The below iteration code should help with O(n) complexity

arr = [1, 5, 0, 5, 4, 6, 1, -1, 5, 10]

threshold = 3
sequence = 2

output = []
temp_arr = []        

for i in range(len(arr)):
    if arr[i] > threshold:
        temp_arr.append(i)
    else:
        if len(temp_arr) >= sequence:
            output.append(temp_arr)
        temp_arr = []
if len(temp_arr):
    output.append(temp_arr)
    temp_arr = []
    
print(output)

# Output
# [[3, 4, 5], [8, 9]]

Answered By: Abhi

Answer 2

If you convolve a boolean array with a window full of 1 of size win_size ([1] * win_size), then you will obtain an array where there is the value win_size where the condition held for win_size items:

import numpy as np

def groups(arr, *, threshold, win_size, merge_contiguous=False, flat=False):
    conv = np.convolve((arr >= threshold).astype(int), [1] * win_size, mode="valid")
    indexes_start = np.where(conv == win_size)[0]
    indexes = [np.arange(index, index + win_size) for index in indexes_start]
    
    if flat or merge_contiguous:
        indexes = np.unique(indexes)
        if merge_contiguous:
            indexes = np.split(indexes, np.where(np.diff(indexes) != 1)[0] + 1)
    return indexes


arr = np.array([1, 5, 0, 5, 4, 6, 1, -1, 5, 10])
threshold = 3
win_size = 2

print(groups(arr, threshold=threshold, win_size=win_size))
print(groups(arr, threshold=threshold, win_size=win_size, merge_contiguous=True))
print(groups(arr, threshold=threshold, win_size=win_size, flat=True))

[array([3, 4]), array([4, 5]), array([8, 9])]
[array([3, 4, 5]), array([8, 9])]
[3 4 5 8 9]

Answered By: paime

Answer 3

You can do what you want using simple numpy operations

import numpy as np

arr = np.array([1, 5, 0, 5, 4, 6, 1, -1, 5, 10])

arr_padded = np.concatenate(([0], arr, [0]))
a = np.where(arr_padded > 3, 1, 0)

da = np.diff(a)

idx_start = (da == 1).nonzero()[0]
idx_stop = (da == -1).nonzero()[0]

valid = (idx_stop - idx_start >= 2).nonzero()[0]

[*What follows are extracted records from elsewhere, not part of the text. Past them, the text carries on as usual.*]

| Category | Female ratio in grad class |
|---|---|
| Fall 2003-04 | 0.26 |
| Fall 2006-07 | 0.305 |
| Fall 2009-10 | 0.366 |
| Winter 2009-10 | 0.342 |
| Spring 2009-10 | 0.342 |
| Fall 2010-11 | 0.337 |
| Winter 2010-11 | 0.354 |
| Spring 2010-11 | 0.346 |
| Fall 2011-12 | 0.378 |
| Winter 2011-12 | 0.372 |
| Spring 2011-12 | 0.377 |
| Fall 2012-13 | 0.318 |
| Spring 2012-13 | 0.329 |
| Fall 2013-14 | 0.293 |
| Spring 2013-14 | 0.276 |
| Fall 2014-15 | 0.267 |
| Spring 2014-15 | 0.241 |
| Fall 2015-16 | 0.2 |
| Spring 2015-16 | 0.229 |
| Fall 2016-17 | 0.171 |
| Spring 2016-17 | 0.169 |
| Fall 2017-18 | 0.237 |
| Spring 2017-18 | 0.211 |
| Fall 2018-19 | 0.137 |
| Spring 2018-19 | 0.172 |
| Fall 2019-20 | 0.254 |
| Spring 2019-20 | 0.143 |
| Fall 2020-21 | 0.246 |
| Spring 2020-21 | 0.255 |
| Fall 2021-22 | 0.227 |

result = [list(range(idx_start[i], idx_stop[i])) for i in valid]
print(result)

Explanation

Array a is a padded binary version of the original array, with 1s where the original elements are greater than three. da contains 1s where "islands" of 1s begin in a, and -1 where the "islands" end in a. Due to the padding, there is guaranteed to be an equal number of 1s and -1s in da. Extracting their indices, we can calculate the length of the islands. Valid index pairs are those whose respective "islands" have length >= 2. Then, its just a matter of generating all numbers between the index bounds of the valid "islands".

Answered By: Alex P

Answer 4

I would suggest using a for loop with two indces. You will have one that starts at j=1 and the other at i=0, both stepping forward by 1.
You can then ask if the value at both is greater than the threshold, if so
add the indices to a list and keep moving forward with j until the threshold or .next() is not greater than threshhold.

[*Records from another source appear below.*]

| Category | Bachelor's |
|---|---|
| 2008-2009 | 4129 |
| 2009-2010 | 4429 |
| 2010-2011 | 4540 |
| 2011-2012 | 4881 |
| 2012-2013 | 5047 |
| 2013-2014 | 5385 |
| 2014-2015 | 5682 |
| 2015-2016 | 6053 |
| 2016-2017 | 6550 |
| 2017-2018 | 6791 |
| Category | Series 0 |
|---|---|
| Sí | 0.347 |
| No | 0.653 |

values = [1, 5, 0, 5, 4, 6, 1, -1, 5, 10]
res=[]
threshold= 3

i=0
j=0
for _ in values:
  j=i+1
  lista=[]
  try:
      print(f"i: {i} j:{j}")
      # check if condition is met
      if(values[i] > threshold and values[j] > threshold):
        lista.append(i)
        # add sequence 
        while values[j] > threshold:
          lista.append(j)
          print(f"j while: {j}")
          j+=1
          if(j>=len(values)):
            break
        res.append(lista)
        
      i=j
      if(j>=len(values)): 
        break
  except:
    print("ex")

this works. but needs refactoring

Answered By: SirLoort

Answer 5

I follow your original idea. You are almost done.

I use another diff2 to pick the index of the first value in a sequence. See comments in code for details.

import numpy as np

arr = np.array([ 1,  5,  0,  5,  4,  6,  1, -1,  5, 10])
threshold = 3

all_idx = (arr > threshold).nonzero()[0]
# array([1, 3, 4, 5, 8, 9])

result = np.empty(0)
if all_idx.size > 1:
    diff1 = np.zeros_like(all_idx)
    diff1[1:] = np.diff(all_idx)
    # array([0, 2, 1, 1, 3, 1])
    diff1[0] = diff1[1]
    # array([2, 2, 1, 1, 3, 1])
    # **Positions with a value 1 in diff1 should be reserved.**

    # But we also want the position before each 1. Create another diff2
    diff2 = np.zeros_like(all_idx)
    diff2[:-1] = np.diff(diff1)
    # array([ 2, -1,  0,  2, -2,  0])
    # **Positions with a negative value in diff2 should be reserved.**

    result = all_idx[(diff1==1) | (diff2<0)]

print(result)
# array([3, 4, 5, 8, 9])

Answered By: ILS

Answer 6

Let’s try the following code:

# Simple is better than complex
# Complex is better than complicated

arr = [1, 5, 0, 5, 4, 6, 1, -1, 5, 10]

arr_3=[i if arr[i]>3 else 'a' for i in range(len(arr))]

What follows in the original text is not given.